### PROVIDED DATA

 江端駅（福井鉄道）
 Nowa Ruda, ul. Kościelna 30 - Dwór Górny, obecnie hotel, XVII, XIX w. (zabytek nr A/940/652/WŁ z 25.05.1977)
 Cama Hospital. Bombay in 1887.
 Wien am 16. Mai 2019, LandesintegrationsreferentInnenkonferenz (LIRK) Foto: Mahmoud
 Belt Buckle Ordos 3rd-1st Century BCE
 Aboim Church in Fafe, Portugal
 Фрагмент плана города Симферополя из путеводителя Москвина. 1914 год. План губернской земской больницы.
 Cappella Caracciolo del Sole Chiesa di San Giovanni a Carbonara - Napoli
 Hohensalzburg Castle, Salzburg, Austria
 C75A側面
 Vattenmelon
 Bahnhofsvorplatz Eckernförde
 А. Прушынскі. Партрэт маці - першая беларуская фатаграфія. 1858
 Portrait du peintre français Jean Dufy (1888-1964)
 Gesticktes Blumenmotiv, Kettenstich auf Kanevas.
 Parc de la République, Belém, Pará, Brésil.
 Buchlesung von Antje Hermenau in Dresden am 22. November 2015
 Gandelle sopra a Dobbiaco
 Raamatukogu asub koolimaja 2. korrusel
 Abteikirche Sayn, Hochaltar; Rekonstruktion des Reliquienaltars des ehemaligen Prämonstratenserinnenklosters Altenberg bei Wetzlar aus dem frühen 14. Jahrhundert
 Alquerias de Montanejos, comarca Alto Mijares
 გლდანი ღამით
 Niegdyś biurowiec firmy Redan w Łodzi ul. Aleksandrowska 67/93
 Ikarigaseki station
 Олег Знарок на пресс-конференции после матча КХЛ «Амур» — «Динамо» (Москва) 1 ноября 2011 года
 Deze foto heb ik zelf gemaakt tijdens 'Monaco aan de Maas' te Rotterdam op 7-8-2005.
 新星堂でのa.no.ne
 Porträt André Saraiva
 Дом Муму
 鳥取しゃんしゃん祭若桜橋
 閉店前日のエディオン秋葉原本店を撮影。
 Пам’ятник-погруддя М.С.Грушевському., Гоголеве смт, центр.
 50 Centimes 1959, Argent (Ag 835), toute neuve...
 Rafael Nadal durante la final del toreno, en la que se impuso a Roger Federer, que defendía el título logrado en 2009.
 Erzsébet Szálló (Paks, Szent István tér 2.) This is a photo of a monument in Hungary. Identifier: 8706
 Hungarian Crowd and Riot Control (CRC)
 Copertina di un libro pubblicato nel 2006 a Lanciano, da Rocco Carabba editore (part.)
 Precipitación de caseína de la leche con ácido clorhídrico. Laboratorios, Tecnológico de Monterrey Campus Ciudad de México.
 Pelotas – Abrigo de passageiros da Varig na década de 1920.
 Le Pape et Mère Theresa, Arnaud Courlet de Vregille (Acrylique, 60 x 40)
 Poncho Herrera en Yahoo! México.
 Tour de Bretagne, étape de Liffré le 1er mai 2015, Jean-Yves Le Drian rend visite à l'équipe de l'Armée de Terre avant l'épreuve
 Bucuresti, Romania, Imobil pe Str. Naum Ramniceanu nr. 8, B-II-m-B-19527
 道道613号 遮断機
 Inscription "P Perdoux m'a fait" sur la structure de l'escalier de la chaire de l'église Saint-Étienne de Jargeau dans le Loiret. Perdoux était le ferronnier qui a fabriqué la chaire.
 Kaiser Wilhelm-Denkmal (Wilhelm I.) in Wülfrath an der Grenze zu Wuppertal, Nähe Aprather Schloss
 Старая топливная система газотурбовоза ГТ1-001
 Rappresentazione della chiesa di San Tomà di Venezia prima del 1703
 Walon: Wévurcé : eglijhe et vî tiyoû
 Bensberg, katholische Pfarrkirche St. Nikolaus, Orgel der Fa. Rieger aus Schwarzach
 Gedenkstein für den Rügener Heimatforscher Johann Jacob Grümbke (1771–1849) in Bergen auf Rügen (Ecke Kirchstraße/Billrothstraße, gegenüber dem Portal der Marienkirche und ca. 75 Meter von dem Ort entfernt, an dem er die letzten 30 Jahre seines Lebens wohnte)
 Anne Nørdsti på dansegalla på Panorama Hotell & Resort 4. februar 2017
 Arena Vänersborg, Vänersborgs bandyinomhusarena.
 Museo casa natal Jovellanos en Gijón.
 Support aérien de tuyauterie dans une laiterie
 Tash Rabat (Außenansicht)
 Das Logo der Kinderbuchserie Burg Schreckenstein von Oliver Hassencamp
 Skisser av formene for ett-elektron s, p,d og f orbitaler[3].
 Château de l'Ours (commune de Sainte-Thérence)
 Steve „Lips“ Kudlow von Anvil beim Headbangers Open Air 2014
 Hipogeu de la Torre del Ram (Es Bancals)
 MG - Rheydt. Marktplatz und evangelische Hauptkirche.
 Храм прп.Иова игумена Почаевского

### TASK DESCRIPTION
Determine how many lines of the records hold the word "Jean", giving only that number.

### ANSWER FOR THE TASK
2